Comparison of results of a direct numerical simulation of pore-scale reactive transport (taken as ground truth) with the macroscopic, upscaled version suggested that the variance of the concentration field had a dramatic impact on the effective reaction rate (Fig. 12). As a result, the accuracy of Equation (22) as a predictor of the effective reaction rate decreased as the variance increased. These discrepancies occurred mostly because of the errors induced by the proposed average of the nonlinear term; more specifically because the order of averaging operations cannot be interchanged for nonlinear processes such as Michaelis–Menten kinetics.
SUMMARY AND OUTLOOK
Applications of direct numerical simulation of pore-scale processes in subsurface materials are growing in part due to the computational advantages of well-established computational fluid dynamics (CFD) methods, e.g., Bijeljic et al. (2011a,b), Zaretskiy et al. (2012), Blunt et al. (2013). Availability of high-level, open-source libraries such as OpenFOAM (OpenFOAM 2015) or Chombo (Adams et al. 2014; Colella et al. 2014) have also facilitated implementation of models into new simulation capabilities. In reactive systems, the ability to calculate the heterogeneous reaction rates at the fluid–solid interfaces makes DNS a suitable tool to mechanistically model processes that are not captured by models at larger scales, especially when well-mixed assumptions are made. In this chapter, selected applications to evaluate transport limitations to reactive surfaces and to capture the evolution of both the surface area and the pore space have been reviewed.

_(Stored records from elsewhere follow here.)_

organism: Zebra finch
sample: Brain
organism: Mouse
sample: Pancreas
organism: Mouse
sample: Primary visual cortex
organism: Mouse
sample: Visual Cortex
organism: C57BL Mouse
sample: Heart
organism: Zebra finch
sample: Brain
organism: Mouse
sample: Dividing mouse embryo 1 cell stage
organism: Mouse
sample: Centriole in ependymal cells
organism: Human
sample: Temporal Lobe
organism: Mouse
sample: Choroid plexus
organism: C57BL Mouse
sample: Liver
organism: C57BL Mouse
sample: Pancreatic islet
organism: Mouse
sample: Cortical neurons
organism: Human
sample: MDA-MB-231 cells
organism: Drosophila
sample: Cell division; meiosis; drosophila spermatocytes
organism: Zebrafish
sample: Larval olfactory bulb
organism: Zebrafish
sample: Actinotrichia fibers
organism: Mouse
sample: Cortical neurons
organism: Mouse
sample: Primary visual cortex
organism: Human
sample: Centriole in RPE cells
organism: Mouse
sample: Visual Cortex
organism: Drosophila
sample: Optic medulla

Explicit representation of reactive interfaces as they evolve remains, however, a significant challenge for direct numerical simulation approaches. The level-set and the phase-field method have been successfully applied to dissolution–precipitation reactions in rather simple computational domains (Li et al. 2010; Xu and Meakin 2011). In these simulations, a single mineralogy is assumed. However, natural reactive systems are characterized by physical and mineralogical heterogeneity at a variety of different scales. As a result, reactive interfaces are often discontinuous and diffuse, e.g., Noiriel et al. (2009) and Deng et al. (2013). In multiscale problems, direct numerical simulation has typically been performed using continuum methods rather than strictly using pore-scale methods. In these methods, however, surface reactions (as well as transport processes) are not explicitly calculated at the interface and are upscaled from the pore scale. Upscaling of strongly coupled non-linear processes is not straightforward and the solution of macro- and micro-scale problems is coupled. Applying the same conceptual model for the reaction rate expression (e.g., Eqn. 8) at the pore scale and at the Darcy scale with averaged quantities is in general not warranted.

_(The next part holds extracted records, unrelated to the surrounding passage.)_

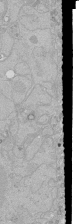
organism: Human
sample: Caco-2 cells
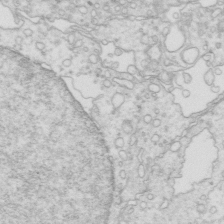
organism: Mouse
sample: Multiciliated cells
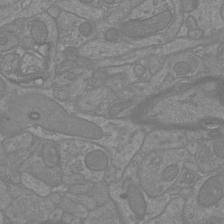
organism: Mouse
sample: Cortical neurons
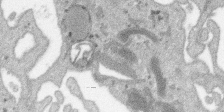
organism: Human
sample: Lung epithelial cells infected with SARS-CoV-2
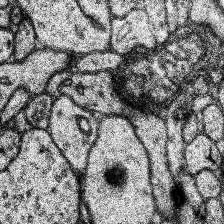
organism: Human
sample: Temporal Lobe
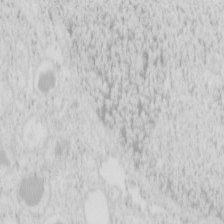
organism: Mouse
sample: Pancreas
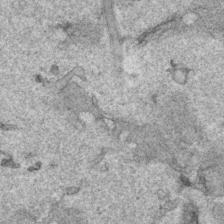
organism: Human
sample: Mitochondria in HCT116 cells
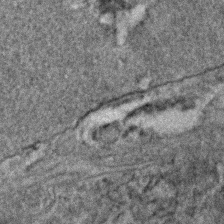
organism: C. elegans
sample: C. elegans embryo
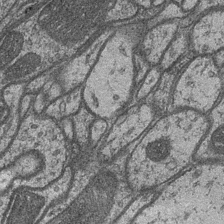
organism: Drosophila
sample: Optic medulla
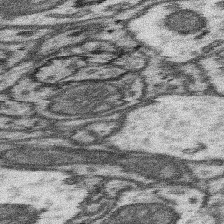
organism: Mouse
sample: Somatosensory cortex neuropil
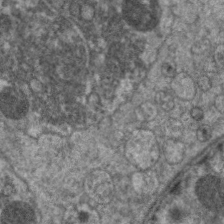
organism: C. elegans
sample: Pharynx
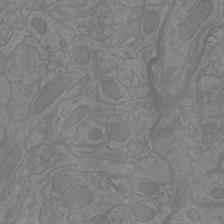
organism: Mouse
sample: Cortical neurons
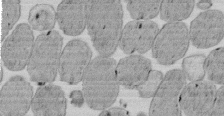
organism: E. coli
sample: Bacterial nucleoid
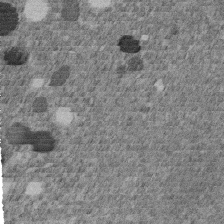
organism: C. elegans
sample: C. elegans embryo early stage
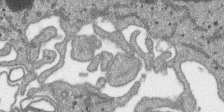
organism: Human
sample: Lung epithelial cells infected with SARS-CoV-2
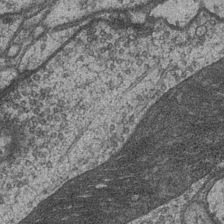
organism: Drosophila
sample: Optic medulla
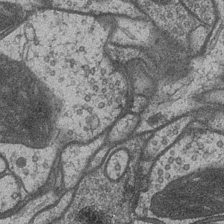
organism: Drosophila
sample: Optic medulla
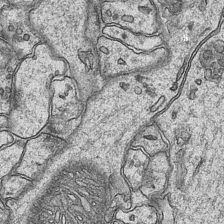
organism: Mouse
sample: CA1 Hippocampus
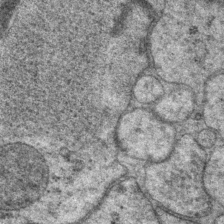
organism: P. pacificus
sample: Pharynx
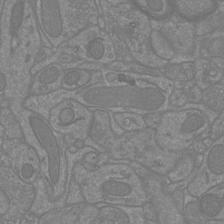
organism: Mouse
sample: Cortical neurons
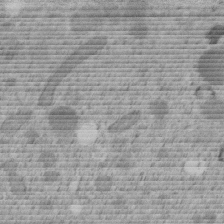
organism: C. elegans
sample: C. elegans embryo early stage
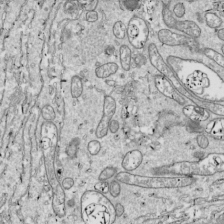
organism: Drosophila
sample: Cell division; meiosis; drosophila spermatocytes
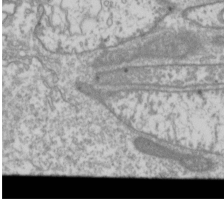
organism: Drosophila
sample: Cell division; meiosis; drosophila spermatocytes
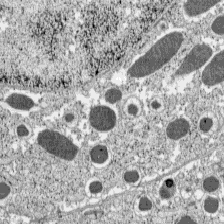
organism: C57BL Mouse
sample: Pancreatic islet
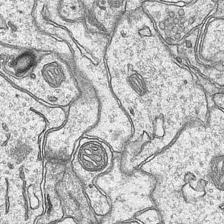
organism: Mouse
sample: CA1 Hippocampus
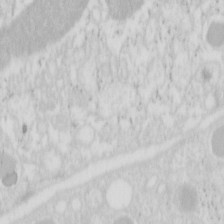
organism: Mouse
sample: Pancreas
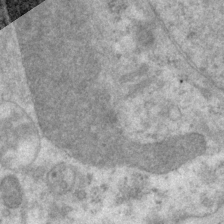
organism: P. pacificus
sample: Pharynx
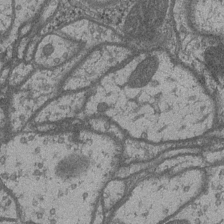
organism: Drosophila
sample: Optic medulla
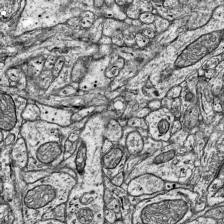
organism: Mouse
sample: Visual Cortex
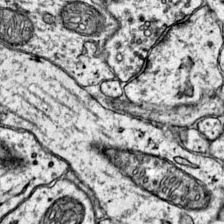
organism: Mouse
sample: Primary visual cortex
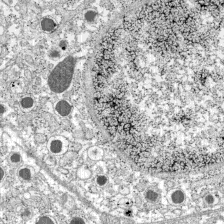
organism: C57BL Mouse
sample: Pancreatic islet
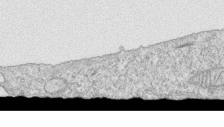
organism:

In this context, pore-scale modeling has the potential to challenge the conceptual models that are routinely applied at the Darcy scale, in particular for heterogeneous reactions. To accomplish this objective, however, direct numerical simulation needs to be able to incorporate the physical and mineralogical heterogeneity of the subsurface environments at different scales that are captured by advanced characterization techniques, e.g., Landrot et al. (2012). Further, methods developed for the evolution of pore spaces, such as those of Li et al. (2010) and Xu and Meakin (2011), need to be applied to complex subsurface porous media, as characterized by these advanced techniques. It is ultimately the combination of new microscopic characterization, experimental, and modeling approaches that presents the opportunity to provide mechanistic explanations for many of the long-standing questions in geochemistry in porous media.
The author would like to thank Li Li and Carl Steefel for reviews of the manuscript. This material is based upon work supported as part of the Center for Nanoscale Control of Geologic CO2, an Energy Frontier Research Center funded by the U.S. Department of Energy, Office of Science, Office of Basic Energy Sciences under Award Number DE-AC02-05CH11231.